WARGASERUJI – Mi instan jadi pilihan di saat-saat mendesak. Entah karena kantong tipis, atau karena terburu-buru. Termasuk juga jadi bahan makanan bantuan paling mudah dikirim ke daerah yang terkena bencana. Namun, mi instan sebagai makanan darurat bisa menjadi bumerang pada akhirnya nanti.
Kalau hanya sementara, tidak mengapa. Masalahnya, nanti jadi kebiasaan dan sering mengonsumsinya. Berikut ini akibat-akibat sering mengonsumsi mi instan dalam jangka yang panjang.
1. Kadar gula terganggu
Mi instan membuat pencernaan menjadi lambat, sehingga perlu dicerna berjam-jam. Keseimbangan terganggu sehingga pengeluaran insulin tidak semestinya terjadi.
2. Kecemasan dan Diare
Mi instan yang dikonsumsi dalam jangka panjang, akan menumpuk kandungan hidroksanisol dan t-butil hdirokuinon yang terkandung dalam bahan pengawet. Kedua bahan kimia inilah penyebabkan kecemasan, asma dan diare.

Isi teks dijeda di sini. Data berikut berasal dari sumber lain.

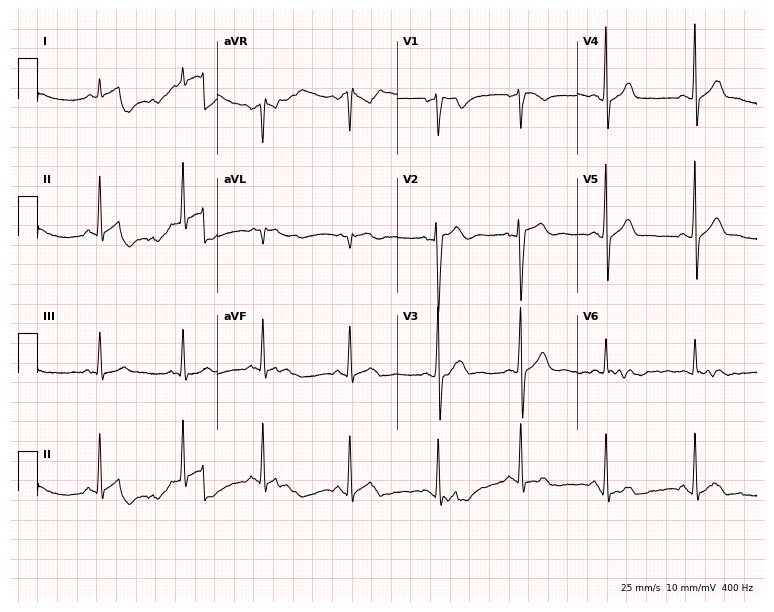
12-lead ECG from a man, 35 years old (7.3-second recording at 400 Hz). No first-degree AV block, right bundle branch block, left bundle branch block, sinus bradycardia, atrial fibrillation or sinus tachycardia recorded for this tracing. Findings outside these six are not listed.
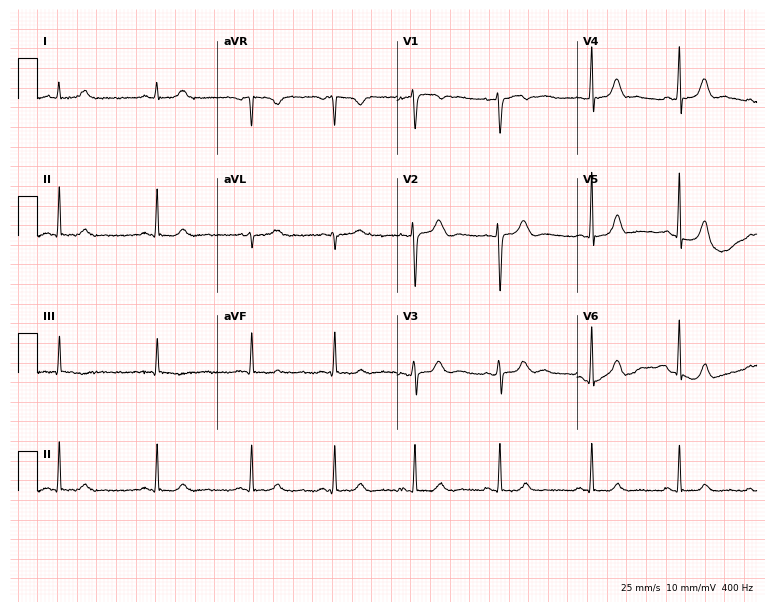
12-lead ECG (7.3-second recording at 400 Hz) from a woman, 32 years old. Labelled as a normal ECG.

3. Risiko penyakit jantung
Orang yang makan instan dalam jumlah banyak akan berisiko terkena penyakit jantung. Hal ini disebabkan karena mengalami sindrom metabolik, serangkaian gejala darah tinggi hingga kadar HDL yang rendah.
Selain itu, tingginya kandungan Na dalam garam bumbu mempercepat timbulnya darah tinggi dan penyakit jantung.
4. Risiko penyakit kangker
Menurut dokter spesiali bedah dan ahli kangker saluran cerna dr. Fajar Firsyada, Sp.B-KBD, kandungan pengawet dalam mi instan termasuk bahan kimia karsinogenik pemicu kangker jika digunakan dalam jangka yang lama.
Selain itu semua makanan yang diawetkan dapat memicu kangker. Termasuk diantaranya, mi instan.
Beberapa akibat dari mengonsumsi mi instan di atas bisa dijadikan pertimbangan, apa perlu mi instan sebagai makanan darurat dijadikan pilihan pertama. Khususnya ketika suatu daerah terkena bencana. Kalau bisa, dicari makanan darurat lainnya yang lebih aman.
Mungkin ada yang bilang, darurat itu sementara jadi tidak mengapa. Masalahnya, anak-anak yang pernah merasakannya, apalagi di saat lapar, akan mengingatnya sebagai makanan yang enak. Kalau sudah begitu, akan menjadi kesenangan dan kebiasaan. Setuju?